* _What you are asked to do_
Every entry, start to finish, should be printed verbatim without pictures.

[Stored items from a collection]
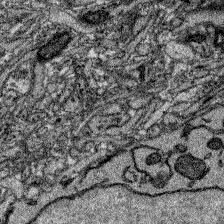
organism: Zebrafish
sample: Larval olfactory bulb
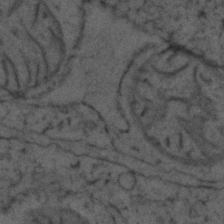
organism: Zebrafish
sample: Zebrafish embryo
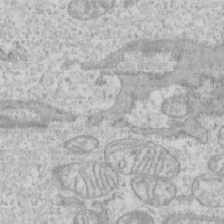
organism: Human
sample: CRL-1474
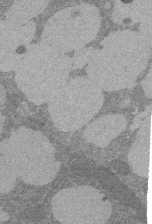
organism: Rat
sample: Salivary granule
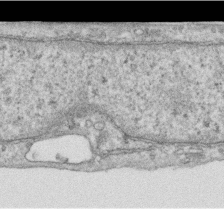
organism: Human
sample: Centriole in RPE cells
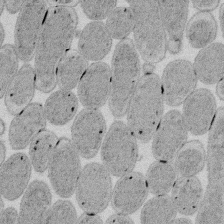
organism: E. coli
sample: Bacterial nucleoid
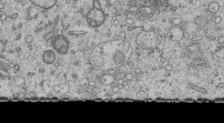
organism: Human
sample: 1205lu cells
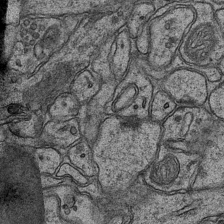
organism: Mouse
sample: CA1 Hippocampus
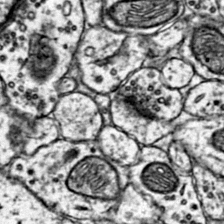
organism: Mouse
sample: Primary visual cortex
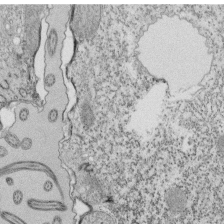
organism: Tetrahymena
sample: Cilia in tetrahymena
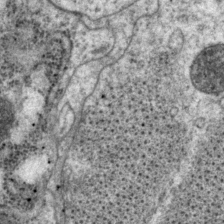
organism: P. pacificus
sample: Pharynx
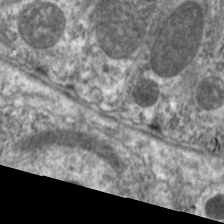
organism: C. elegans
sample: Pharynx
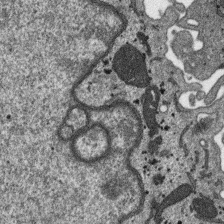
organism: Human
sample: Lung epithelial cells infected with SARS-CoV-2
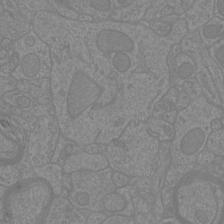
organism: Mouse
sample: Cortical neurons
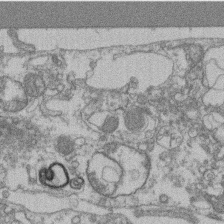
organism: Mouse
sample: T cell stromal cell synapse
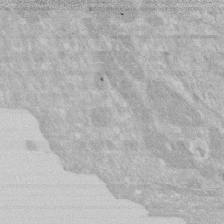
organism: Human
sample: HIV infected U937 cells
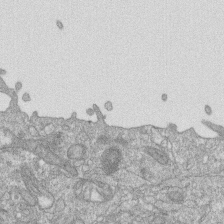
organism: Human
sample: HeLa cell HIV synapse
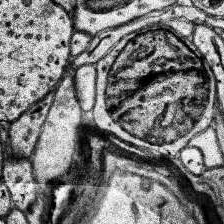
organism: Human
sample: Temporal Lobe
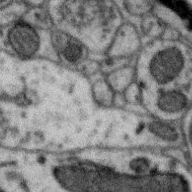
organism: Zebra finch
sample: Brain
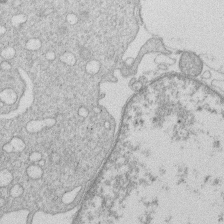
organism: Human
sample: Macrophage cells
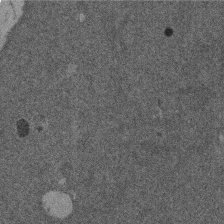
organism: Mouse
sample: Dividing mouse embryo 1 cell stage
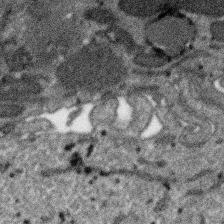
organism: Human
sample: Lung epithelial cells infected with SARS-CoV-2
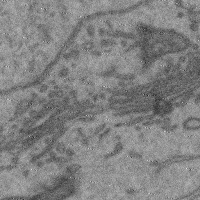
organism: Mouse
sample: Cerebral cortex
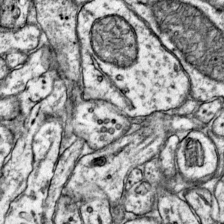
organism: Mouse
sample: Primary visual cortex
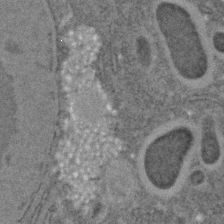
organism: C. elegans
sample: C. elegans embryo
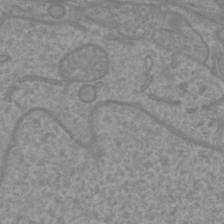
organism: Mouse
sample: Cortical neurons
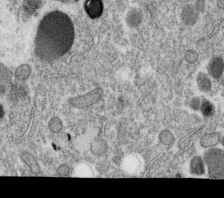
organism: C. elegans
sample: C. elegans oocyte; sperm cells
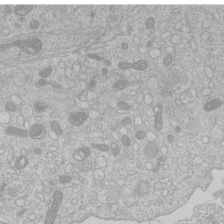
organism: Human
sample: Macrophage cells
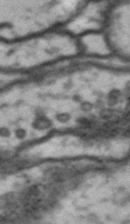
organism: Drosophila
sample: Brain
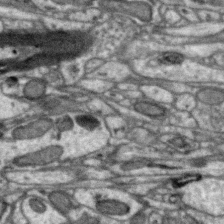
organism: Zebra finch
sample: Brain
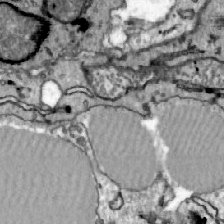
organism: Zebrafish
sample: Actinotrichia fibers
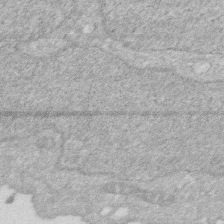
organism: Human
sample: HIV infected U937 cells
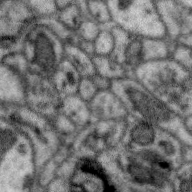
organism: Zebra finch
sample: Brain
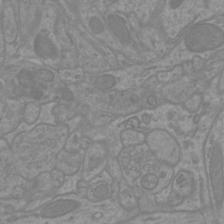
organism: Mouse
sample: Cortical neurons
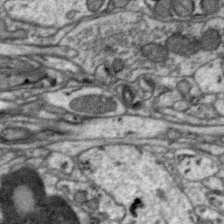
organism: Zebra finch
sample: Brain
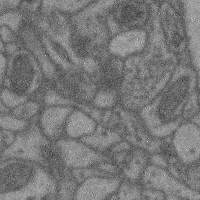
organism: Mouse
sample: Cerebral cortex
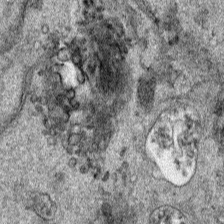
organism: Human
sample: Mitochondria in HCT116 cells
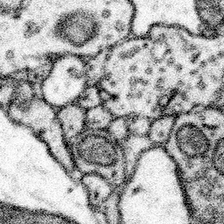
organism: Mouse
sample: Somatosensory cortex neuropil
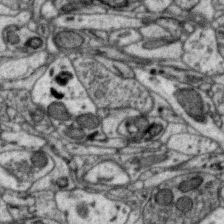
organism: Zebra finch
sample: Brain
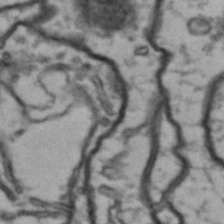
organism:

* _Answer space_
organism: Zebrafish
sample: Larval olfactory bulb
organism: Zebrafish
sample: Zebrafish embryo
organism: Human
sample: CRL-1474
organism: Rat
sample: Salivary granule
organism: Human
sample: Centriole in RPE cells
organism: E. coli
sample: Bacterial nucleoid
organism: Human
sample: 1205lu cells
organism: Mouse
sample: CA1 Hippocampus
organism: Mouse
sample: Primary visual cortex
organism: Tetrahymena
sample: Cilia in tetrahymena
organism: P. pacificus
sample: Pharynx
organism: C. elegans
sample: Pharynx
organism: Human
sample: Lung epithelial cells infected with SARS-CoV-2
organism: Mouse
sample: Cortical neurons
organism: Mouse
sample: T cell stromal cell synapse
organism: Human
sample: HIV infected U937 cells
organism: Human
sample: HeLa cell HIV synapse
organism: Human
sample: Temporal Lobe
organism: Zebra finch
sample: Brain
organism: Human
sample: Macrophage cells
organism: Mouse
sample: Dividing mouse embryo 1 cell stage
organism: Human
sample: Lung epithelial cells infected with SARS-CoV-2
organism: Mouse
sample: Cerebral cortex
organism: Mouse
sample: Primary visual cortex
organism: C. elegans
sample: C. elegans embryo
organism: Mouse
sample: Cortical neurons
organism: C. elegans
sample: C. elegans oocyte; sperm cells
organism: Human
sample: Macrophage cells
organism: Drosophila
sample: Brain
organism: Zebra finch
sample: Brain
organism: Zebrafish
sample: Actinotrichia fibers
organism: Human
sample: HIV infected U937 cells
organism: Zebra finch
sample: Brain
organism: Mouse
sample: Cortical neurons
organism: Zebra finch
sample: Brain
organism: Mouse
sample: Cerebral cortex
organism: Human
sample: Mitochondria in HCT116 cells
organism: Mouse
sample: Somatosensory cortex neuropil
organism: Zebra finch
sample: Brain
organism:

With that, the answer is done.